Aylito underwent TT surgery previously to save the sight in her right eye. We caught up with her a few years later to try and understand the effect this Orbis intervention has had on her life.

I used to strug­gle with my vision before I had a surgery with the help of Orbis.”

When we first met Aylito five years ago, she was blind in her left eye and at risk of losing the sight in the other due to trachoma, the world’s leading cause of infectious blindness. Had she not undergone Orbis supported TT surgery on her right eye, she most likely would have gone blind.

Luckily, Aylito had the sight saving surgery in time. We returned to her home five years later, to see how she was progressing.
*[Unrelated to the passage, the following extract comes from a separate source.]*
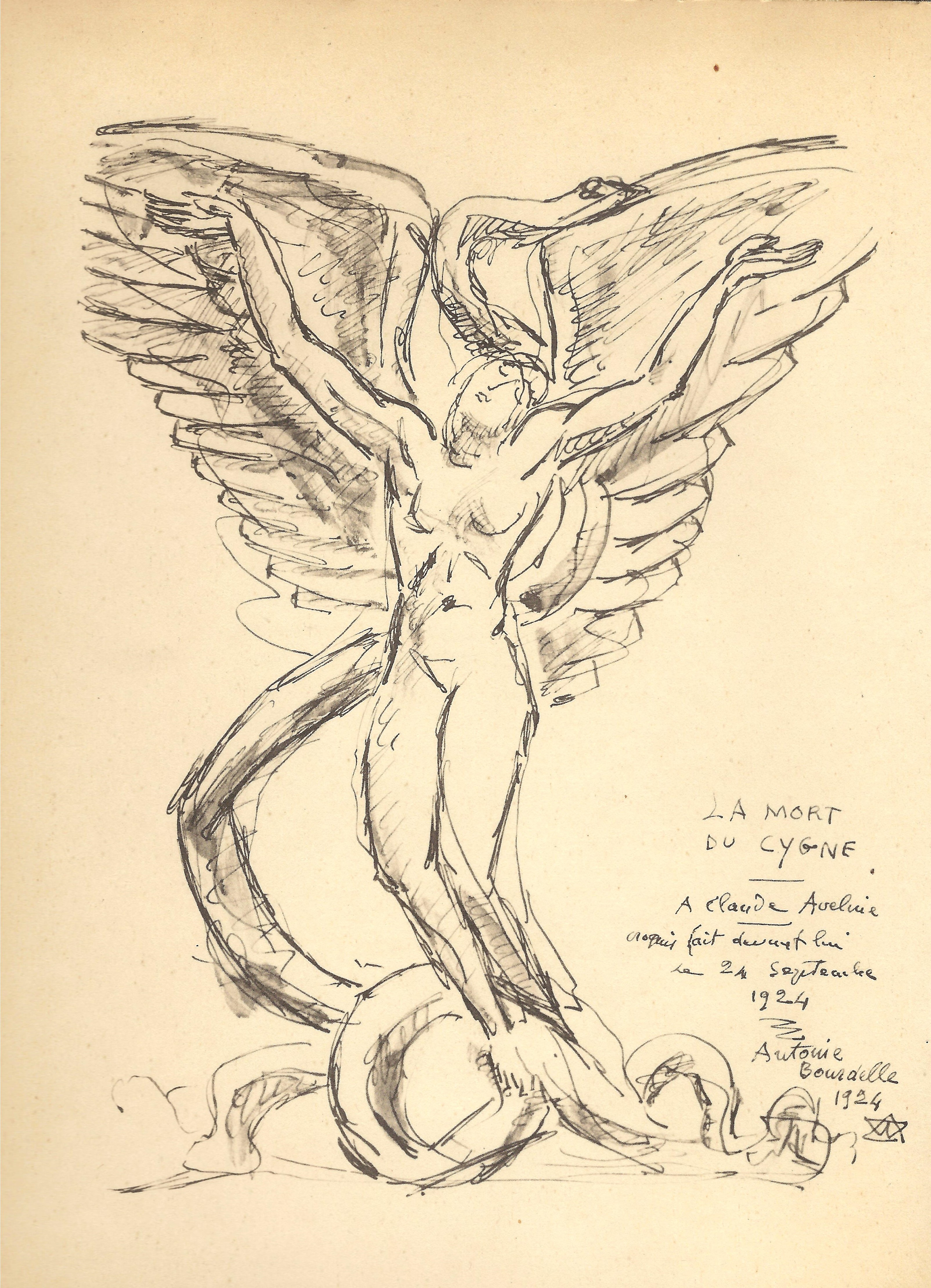 Dessin d'Antoine Bourdelle (1861-1929) reproduit dans le livre de Claude Aveline, "Les Muses mêlées", publié en 1926.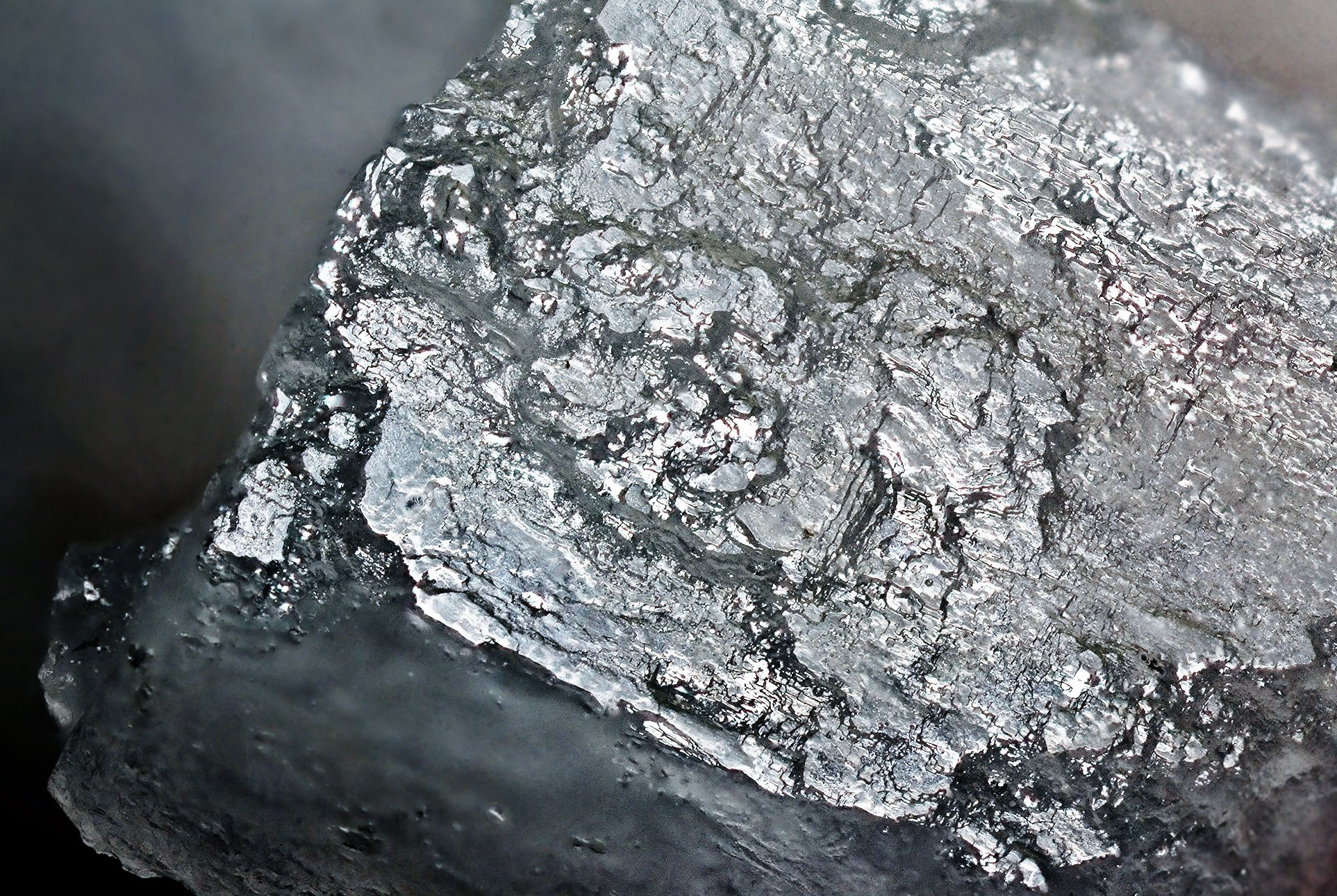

We met Aylito near a water point, which is near to a main road, and she leads us to her home. Her home is at least a ten-minute difficult, steep, unsteady climb, with steps here and there, on an extremely narrow path. It’s hard to imagine this walk would be possible without your sight.

Aylito’s home consists of two small traditional huts, and a small yard. It is surrounded by a wooden fence, and moringa trees growing near the door. Two of Aylito’s seven children greet us, as well as a tiny kid goat. “I sent all of my kids to school,” she says.

Aylito’s children also help her with the household chores: “They collect firewood [and] sell it… they also help me out with household chores and fetch drinking water.” She explains that all her children are very healthy – “including myself especially since having the surgery!”

Ten family members live here altogether. Aylito’s husband tends a small bit of land but has taken an additional wife. Her eldest son has dropped out of school and married and is working to support the family. They also live there.

Aylito is a housewife, and cares for her children. However, before her operation, this was becoming impossible for her. She explains, “I used to struggle with my vision before I had a surgery with the help of Orbis. It started with some pain, then the pain became severe like a sharp object was planted inside my eye. I found it very hard to do any of the household chores with a constant pain in my eye.”

Despite seeking treatment, eventually Aylito’s condition worsened: “I used eye drops for a while but with no improvement. I could not carry out the household chores. When the pain become intolerable, I would stop doing anything at all.”

An Orbis-trained nurse met her just in time and encouraged her to have surgery. Since then, she tells us happily, she has had no problems with her vision at all. And she is careful to maintain this healthy vision, for herself and her family, and encourages hygiene to stop infection: “Every morning and after returning from using a toilet, I encourage them to wash their face and hands with soap.”

It’s clear that the surgery has helped ease Aylito’s life – it’s hard to imagine how she would have coped had she been left blind. It seems that the most important thing for her, like most other mothers, is that she can care for her children.

Now I am enjoy­ing my healthy vision. For this, I am liv­ing with my chil­dren with peace.”